◆ TASK ITEM ◆
Go through the data below and repeat it exactly, skipping each picture.

◆ RECORDED INFORMATION ◆

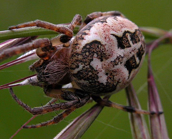 Schilfradspinne (larinioides cornutus), aufgenommen auf einer Wiese am Hornberg in Buseck
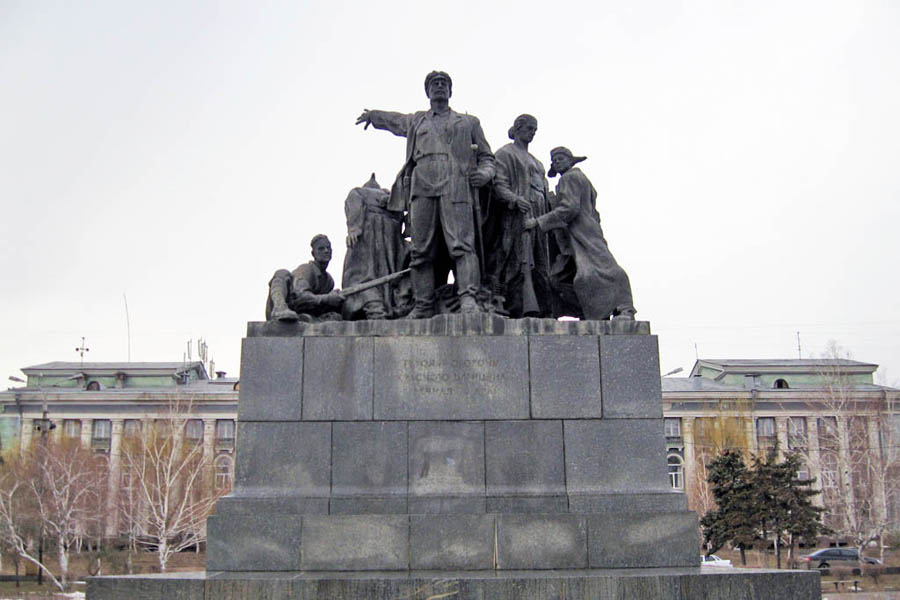 Памятник героям обороны Красного Царицына в Волгограде
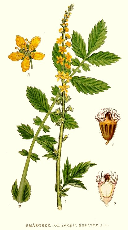 Agrimonia eupatoria L. Original Description Småborre, Agrimonia eupatoria L.

◆ WRITTEN RESPONSE ◆
 Schilfradspinne (larinioides cornutus), aufgenommen auf einer Wiese am Hornberg in Buseck
 Памятник героям обороны Красного Царицына в Волгограде
 Agrimonia eupatoria L. Original Description Småborre, Agrimonia eupatoria L.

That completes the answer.